Layaknya partai politik moderen, perebutan dan pertarungan jadi ketua umum merupakan target utama kader yang sudah teruji. Kongres PDIP di Bali, 8-12 April 2015, juga tidak lepas dari perebutan ketua umum di antara dua kubu yang saling bersaing itu.

Walau secara internal sudah ada gerakan untuk kembali melegitimasi kepemimpinan Megawati Soekarnoputri lima tahun ke depan. Tetapi gerakan politik itu tetap terpulang pada keputusan Megawati.

Salah satu fungsi parpol adalah melakukan rekruitmen dan kaderisasi partai. Institusi partai membuka ruang bagi seluruh kader bertarung menduduki semua posisi strategis partai termasuk jadi orang nomor satu. Stok kader yang begitu banyak butuh arena berkontestasi dan memperbutkan posisi tertinggi partai. Aparatus partai itu, harus dibuatkan regulasi dalam bertarung pada ranah internal partai.

Kasus pada beberapa kader partai merasa sudah tidak mampu terakomodasi aspirasinya, apalagi kalau peluangnya memimpin partai di tutup rapat, maka jalan lain ditempuh adalah hengkang dan mendirikan partai politik baru.

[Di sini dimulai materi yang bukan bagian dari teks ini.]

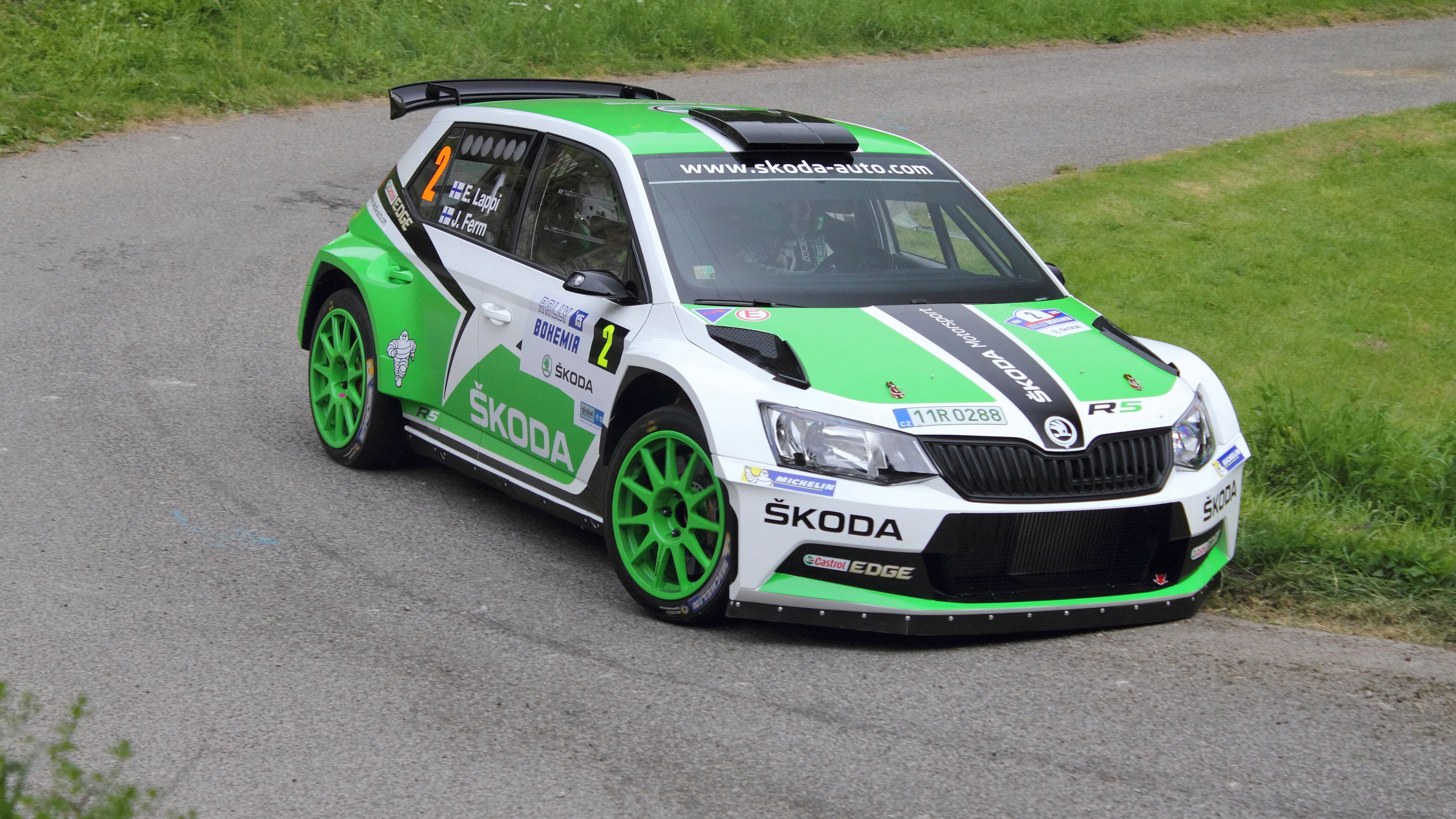 Rally Bohemia 2015
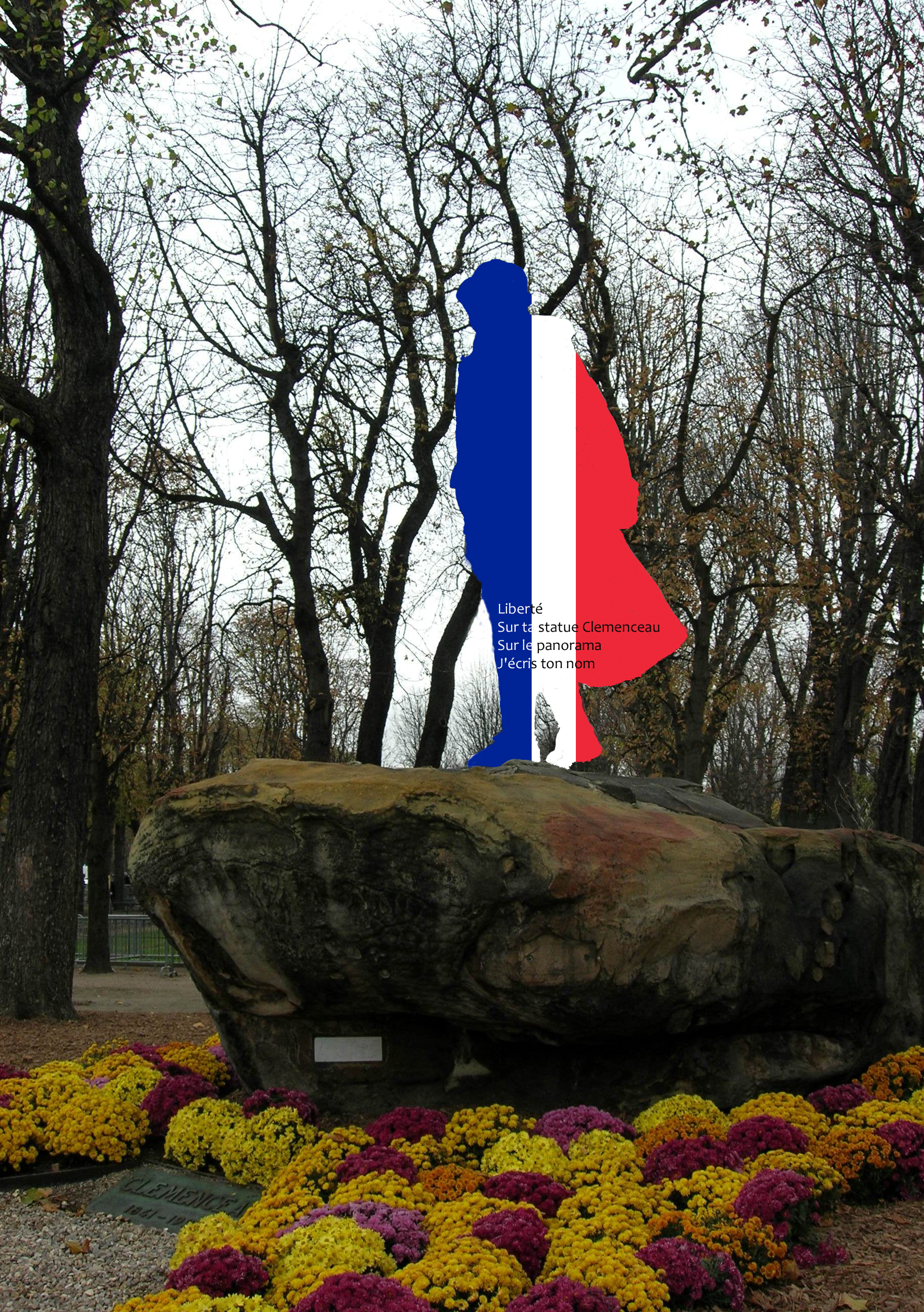 Cette photo a été censurée sur Commons car la Liberté de panorama n'existe pas en France.

Kader PDIP yang terpental mendirikan parpol baru. Tercatat misalnya pada sosok Eros Djarot mendirikan PNBK. Laksamana Sukardi dkk (Partai Demokrasi Pembaharuan), Dimyati Hartono (Partai Indonesia Tanah Air). Mereka yang terpental itu, termasuk anak-anak ideologis partai. Pada saat kongres partai mencoba bertarung melawan Megawati.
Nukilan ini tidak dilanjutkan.